Ablation studies revealed significant performance degradation when the inner loop was removed, establishing the critical role of agent-based critique and guided model proposal.

Human Experimentation

Three independent experimental runs, each starting from the same seed models, collected novel behavioral data from 120 participants (three rounds, 40 per round). Unique stimulus pools were generated (>90% uniqueness), and the system discovered models with superior fit relative to all seed theories. Across all experiments, the best-fitting discovered models explained up to 83% of explainable variance ( $R^2=0.664$ for "Minkowski typicality"; noise ceiling $R^2=0.80$ ). Model generalization across runs was validated by fitting on held-out datasets, and performance was stable, further negating overfitting concerns.

Discovered models included:

"Minkowski typicality": prototype-based, penalizing deviations in heads proportion and alternation rate, with penalty power interpolating between Manhattan and Euclidean metric.
"Evidence accumulation": each outcome/run accumulates evidence discounted by deviation from prototype statistics.
"Bayesian diagnosticity + balance": incorporates fairness-based likelihood with additional penalty for balanced sequences.

These models exhibited conceptual divergence from classical literature while yielding similar behavioral predictions, exposing the non-identifiability of underlying cognitive mechanisms from aggregate response data.

Theoretical and Practical Implications

AUTO-PSYCH represents the first demonstration of end-to-end agent-driven scientific automation in psychology, moving beyond previous efforts constrained to model selection on existing datasets. The system's ability to outperform established cognitive theories through chains of autonomous experiments and model refinements reflects both the power and tractability of agent-based "lab-in-the-loop" workflows when combined with scalable programmatic data collection.

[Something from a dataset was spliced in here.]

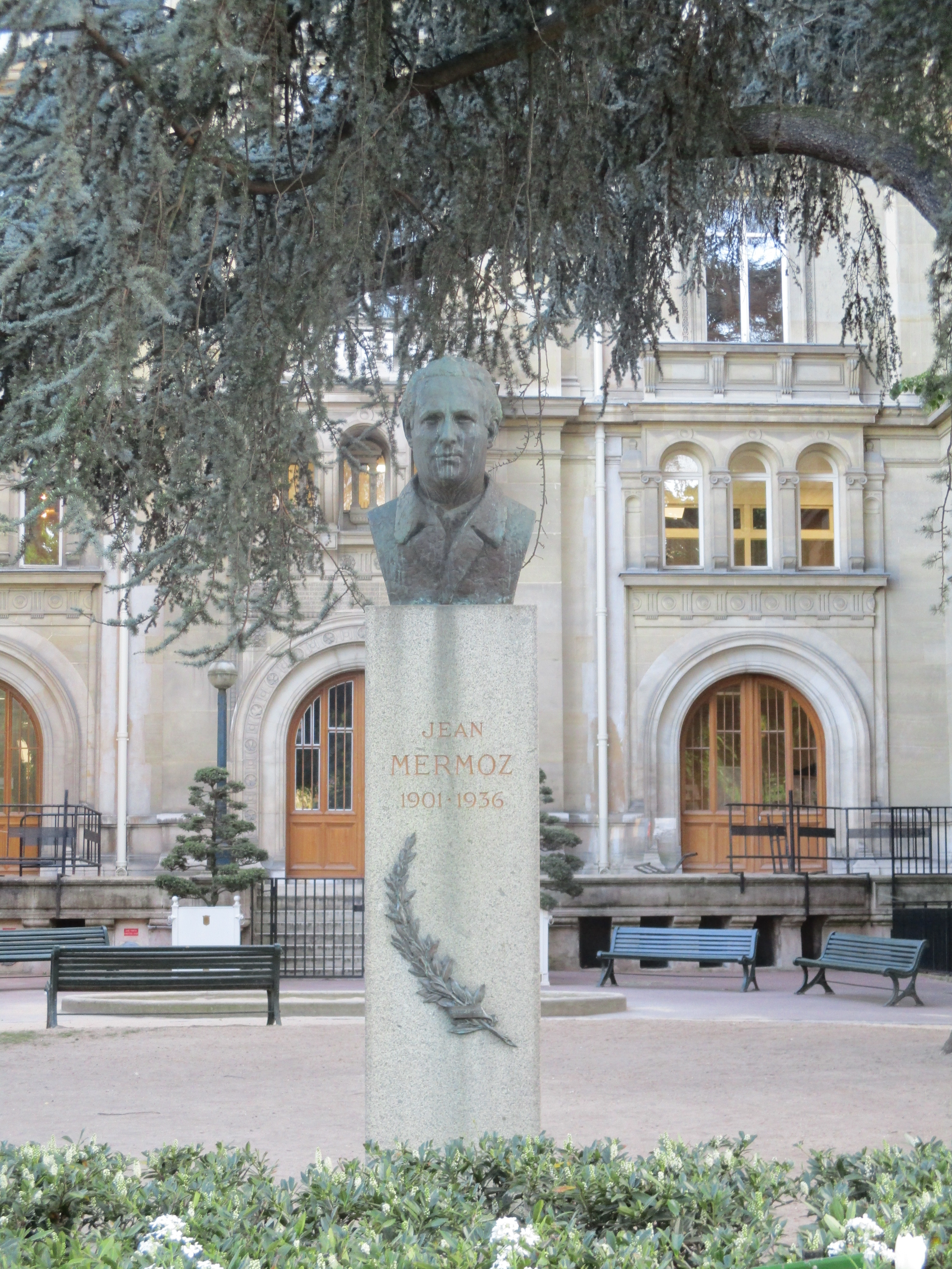 Buste de Jean Mermoz donnant sur le boulevard du même nom à Neuilly-sur-Seine.

From a theoretical perspective, agent-discovered models challenge traditionally held assumptions about randomness perception and prototype-based judgments, enriching the landscape of cognitive modeling. However, most additions represent conservative refinements rather than paradigm shifts.

Practically, AUTO-PSYCH paves the way for scalable exploration of vast model and experiment spaces in psychology and other behavioral sciences. Such systems could enable efficient pre-screening of cognitive hypotheses before resource-intensive neural or physiological studies, enhancing the tempo and abstraction of research.

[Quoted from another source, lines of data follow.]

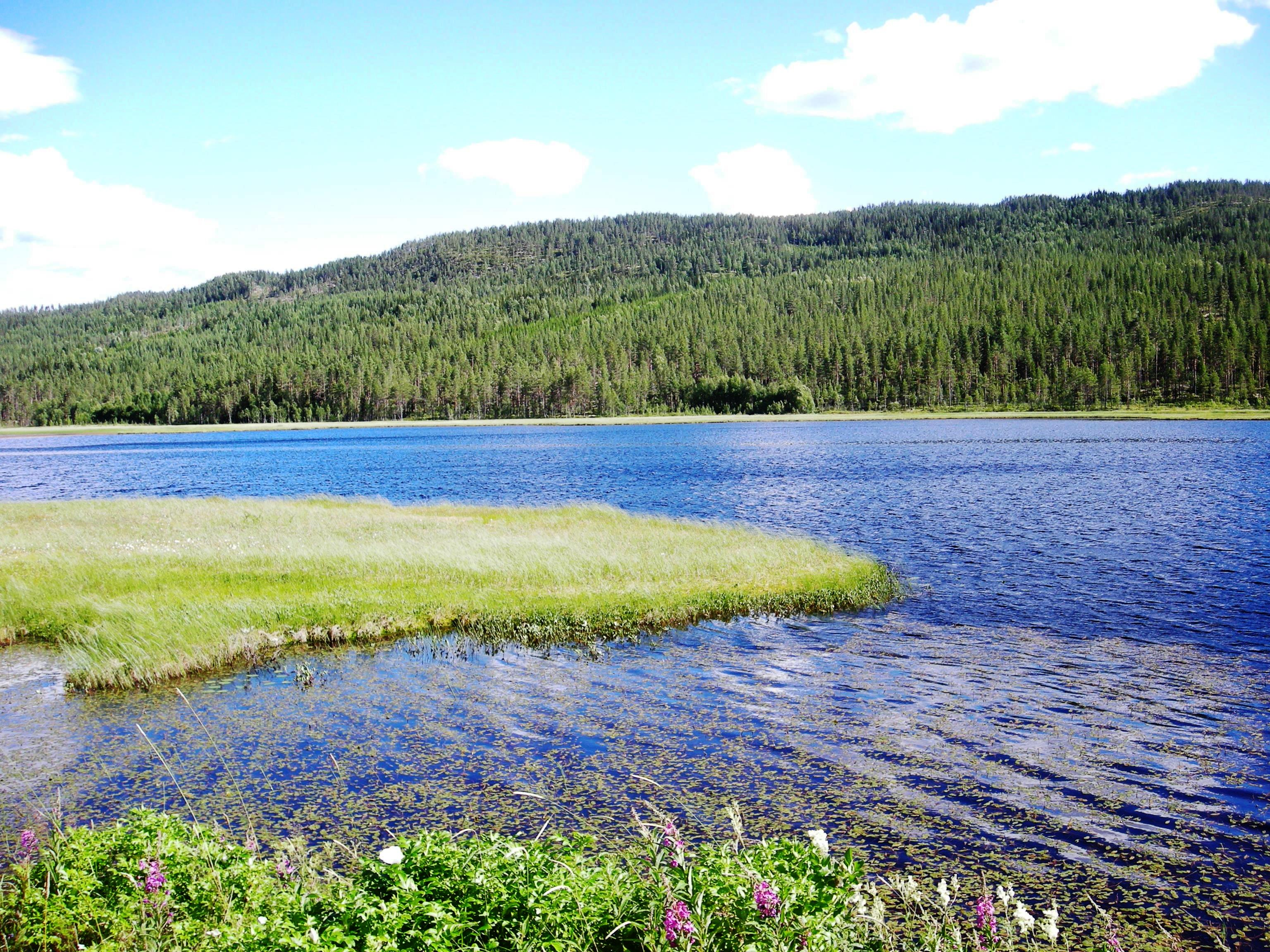 Kjemsjøen i Stor-Elvdal kommune, Hedmark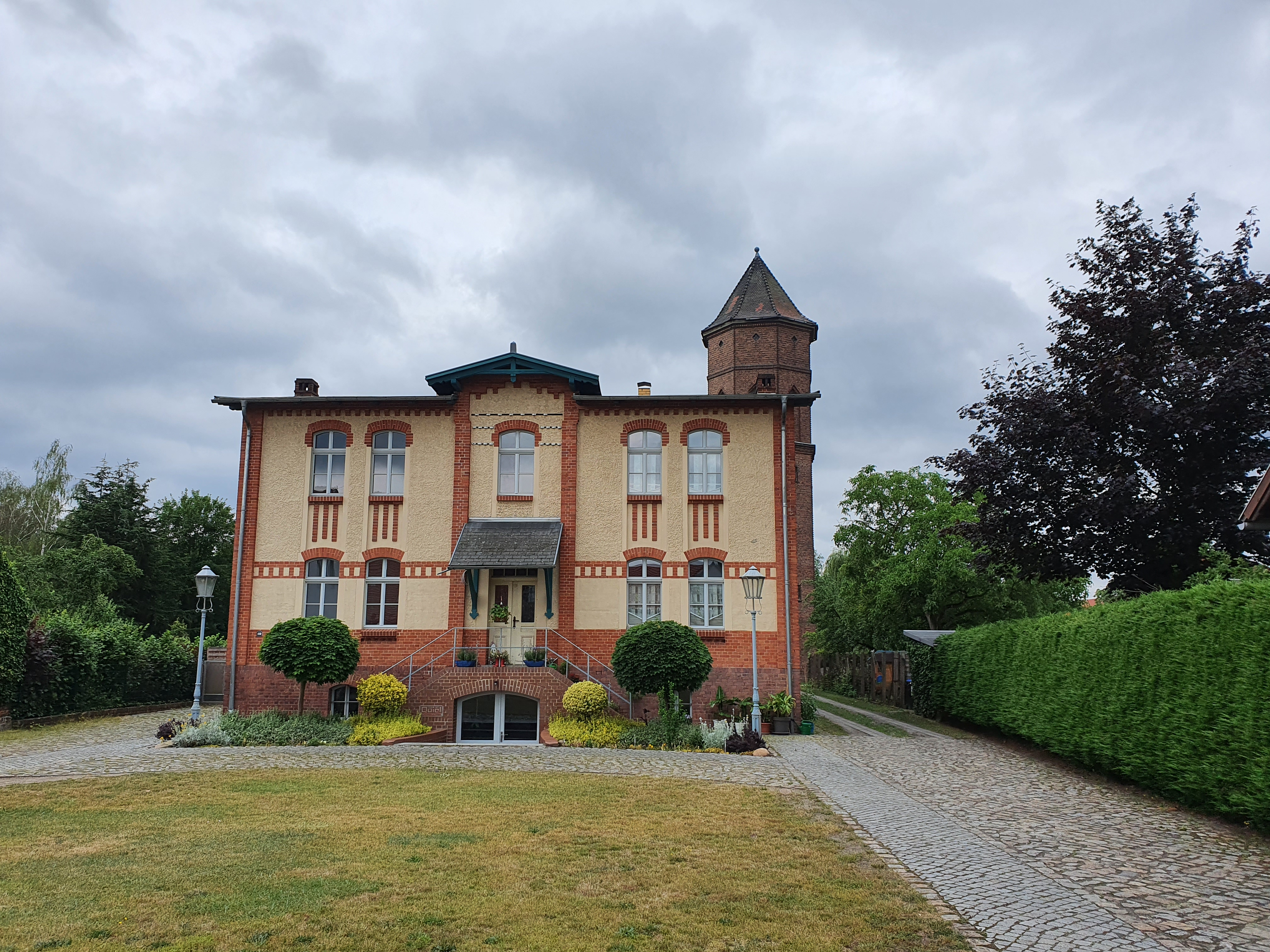 Das Lübbenauer Elektrizitätswerk wurde 1905 erbaut und versorgte die Stadt Lübbenau mit Licht und elektrischem Strom. Es befindet sich in der Max-Plessner-Straße im historischen Lübbenauer Vorort Recklin.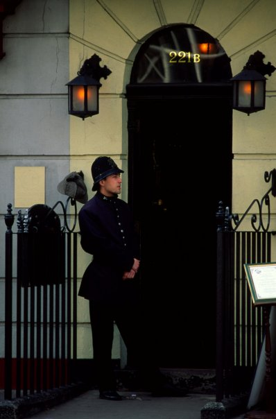 Photo by Enzo Mazzeo. Ticket:2009011810009627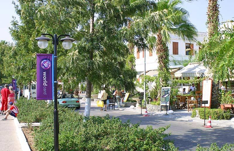 Srpskohrvatski / српскохрватски: Ulica u centru Bodruma.

Limitations and Ethical Considerations

AUTO-PSYCH's proof-of-concept is currently restricted by the bounded stimulus space and schematic nature of the subjective randomness domain. The methodology is generalizable, but adoption in more complex paradigms will require overcoming richer theoretical and design spaces. Additionally, the agent-driven models may exhibit strong numerical fits yet fail to satisfy deeper explanatory desiderata prized by human psychologists.

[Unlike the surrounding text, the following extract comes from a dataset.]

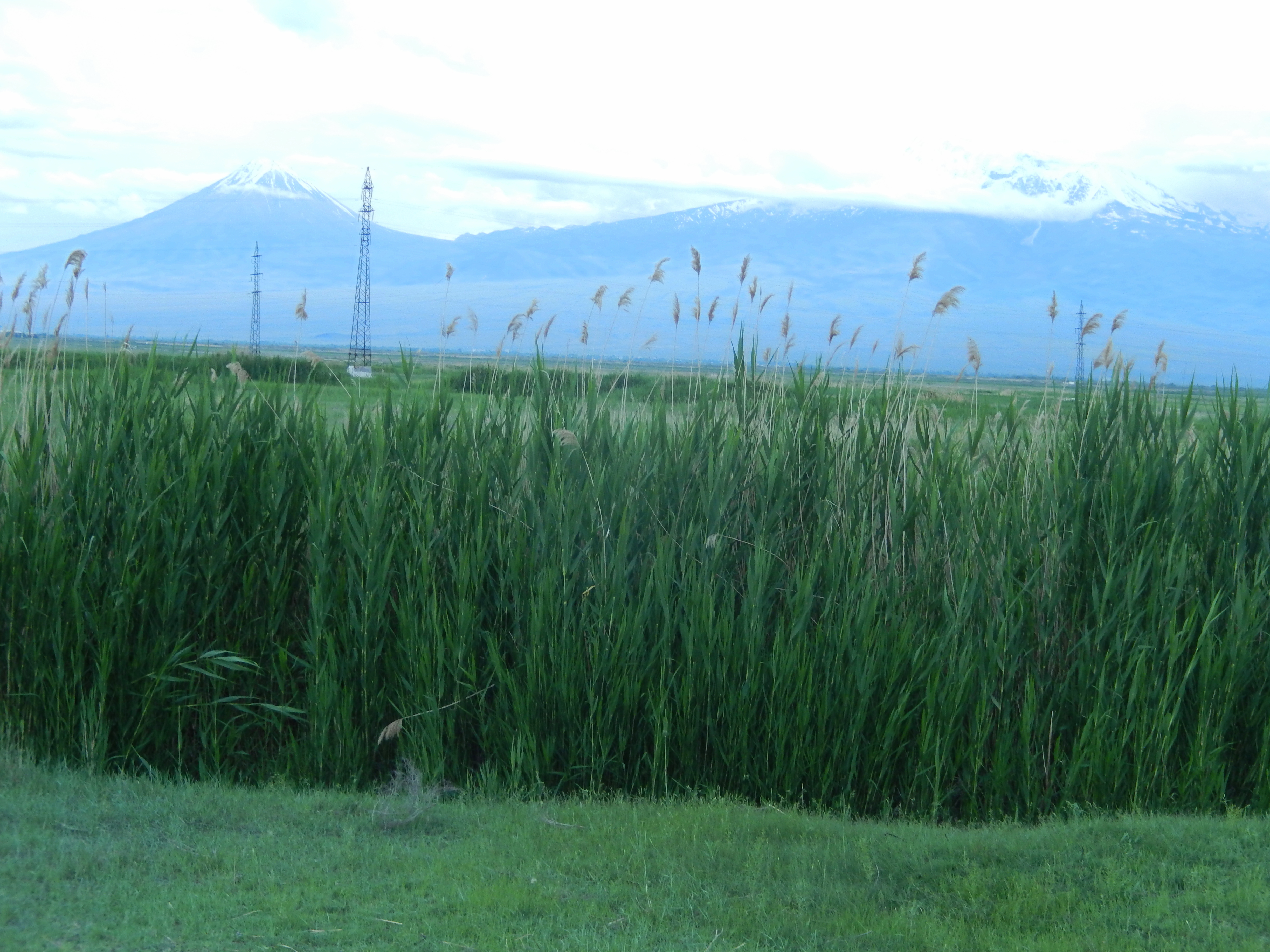 Խոր վիրապ արգելավայր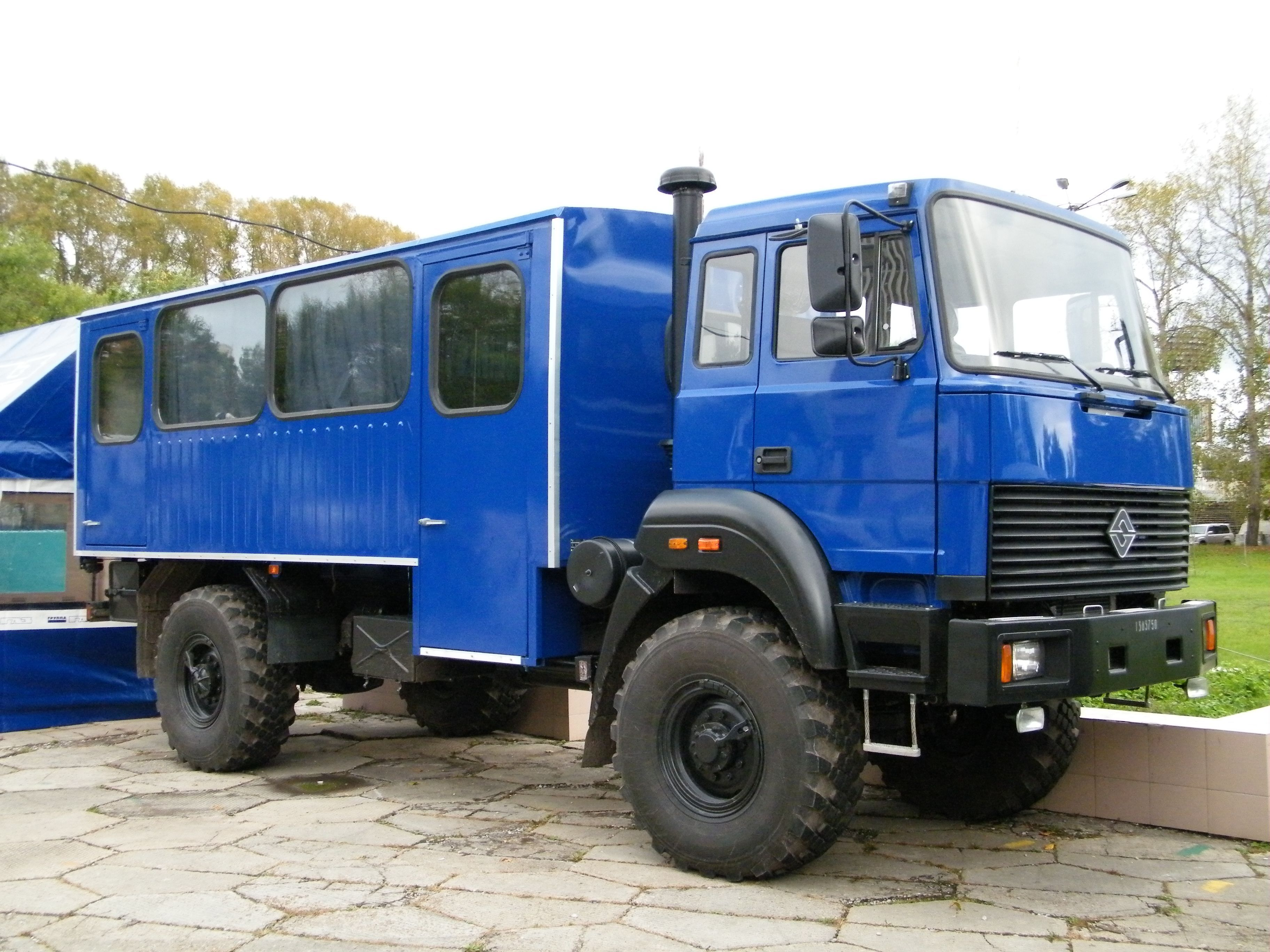 Вахтовый автобус Урал-32552-3013-59

Automation raises risks of theory homogenization, peer-review overload, and scientific deskilling. To mitigate these, the authors advocate for judicious integration of agent systems with traditional scientific workflows, framing them as tools for augmenting—not replacing—human discovery and interpretation.

Future Directions

Potential developments include extending AUTO-PSYCH to domains with richer stimuli, developing agents capable of integrative multi-phenomena modeling, and exploring meta-scientific properties such as model explainability and interpretability. Integrating automated discovery systems into larger infrastructures could substantially accelerate hypothesis testing cycles across cognitive science and allied fields.

Conclusion

AUTO-PSYCH demonstrates robust agent-driven theory discovery, experimentation, and data-driven model refinement in computational cognitive science, establishing a new benchmark for scalable, automated scientific inquiry. Its empirical results and methodological rigor highlight both the feasibility and necessity of integrating AI agents for accelerating theory development in domains where experimentation is programmatically accessible. The framework invites broader application and critical scrutiny as the field advances toward increasing automation in scientific discovery.